4. Dimension-by-Dimension Comparison¶

4.1 Output Contract and Structured Reporting¶

This is a skill-only differentiator: 3/3 scenarios produced it with the skill, compared with 0/3 without it.

Report item	Eval 1	Eval 2	Eval 3
`project_type`	service	cli	service
`template_used`	Template A: Service	Template C: CLI	Template A: Service (Refactor)
`scorecard`	Critical 4/4	Standard 6/6	Hygiene 4/4 -> PASS
`badges_added`	CI + Go 1.23 + License	CI + Go 1.22 + License	CI + Go 1.24 + License
`sections_omitted`	Contributing, Security, Release	Config, Exit Codes, Arch, Deploy	-
`evidence_mapping`	14-row mapping	15-row mapping	12-row mapping

Practical value: - Reviewers can verify which file supports each section during PR review. - sections_omitted explains why a section was skipped, instead of leaving "why is section X missing?" unanswered. - The layered scorecard (Critical / Standard / Hygiene) helps reviewers quickly locate quality issues.
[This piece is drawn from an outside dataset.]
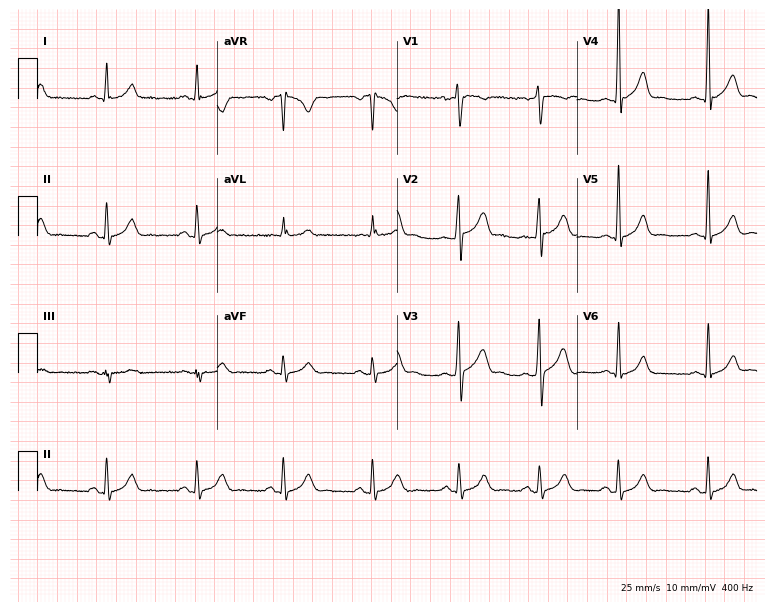
12-lead ECG (7.3-second recording at 400 Hz) from a 25-year-old male patient. Labelled as a normal ECG.

4.2 Documentation Maintenance Notes¶

This comes from Hygiene Tier H1 in the skill. It passed in 3/3 scenarios with the skill and 0/3 without it.

Example from the with-skill Eval 1 output:

Repository change	Sections to update
New `cmd/*/main.go` entrypoint	Project Structure, Common Commands, Quick Start
Environment variable added / changed	Configuration and Environment
Makefile target added / renamed	Common Commands
CI workflow changed	Badges, Testing and Quality
New API endpoints added	API Endpoints
Go version bumped in `go.mod`	Badges, Quick Start prerequisites

Practical value: this directly addresses the maintenance pain point where the README gradually drifts away from the codebase, because contributors can see exactly which README sections must be updated when the code changes.
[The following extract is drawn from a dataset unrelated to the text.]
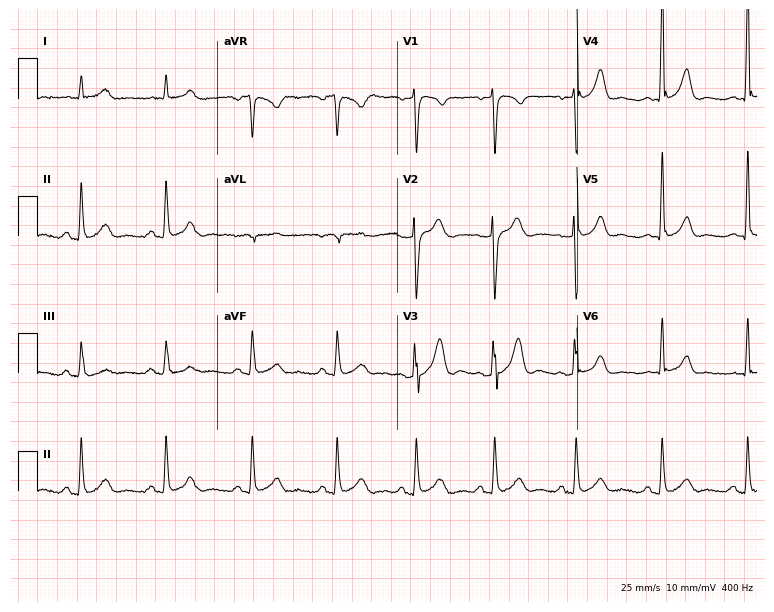
Standard 12-lead ECG recorded from a 40-year-old male patient. None of these six findings is recorded: first-degree AV block, right bundle branch block, left bundle branch block, sinus bradycardia, atrial fibrillation, sinus tachycardia. Only these six findings were labelled.

4.3 CLI End-to-End Examples and No-Fabrication¶

The skill's End-to-End Example Rule requires CLI tools to provide a complete "input command -> output description" example, and it explicitly forbids inventing JSON / YAML output bodies when there is no evidence.

With skill (Eval 2):

schema-gen generate --format json --output ./schemas ./internal/models
# -> writes schema file(s) to ./schemas/

schema-gen validate ./schemas/models.json
# -> prints validation result to stdout

The Output Contract explicitly records: "No JSON/YAML output body fabricated (no sample fixtures in repo)"
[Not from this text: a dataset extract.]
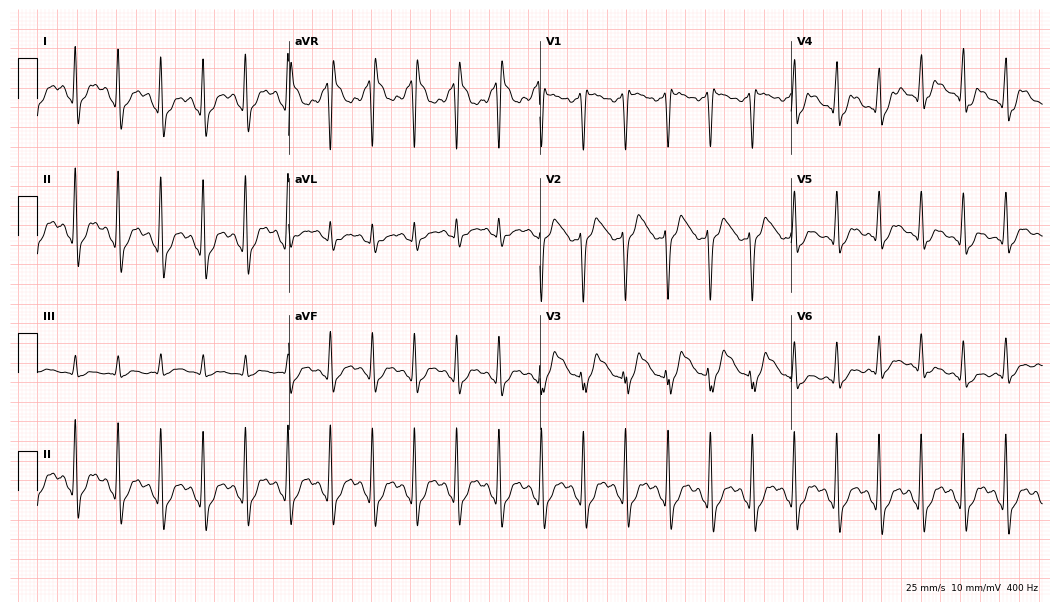
Resting 12-lead electrocardiogram. Patient: a 28-year-old female. The tracing shows sinus tachycardia (a sinus rate of 100 beats per minute or more).

Without skill (Eval 2): it only showed command examples, without the input-to-output description. The Examples subsection under Usage showed command variants, but readers could not tell what output to expect.

4.4 Defense Against Fabricated Content¶

This is the most important failure in the without-skill runs.

In Eval 3, while fixing existing fabricated content such as fake Travis CI badges and wrong DB config, the without-skill run introduced new fabricated content:

## Installation
docker pull acme/notification-svc:latest

There was no Docker-related evidence anywhere in the repository: no Dockerfile, no docker-compose.yml, and no Docker Hub link. This shows that when fixing one class of issue, the base model may still fill gaps using generic prior knowledge such as "Go services often have Docker images."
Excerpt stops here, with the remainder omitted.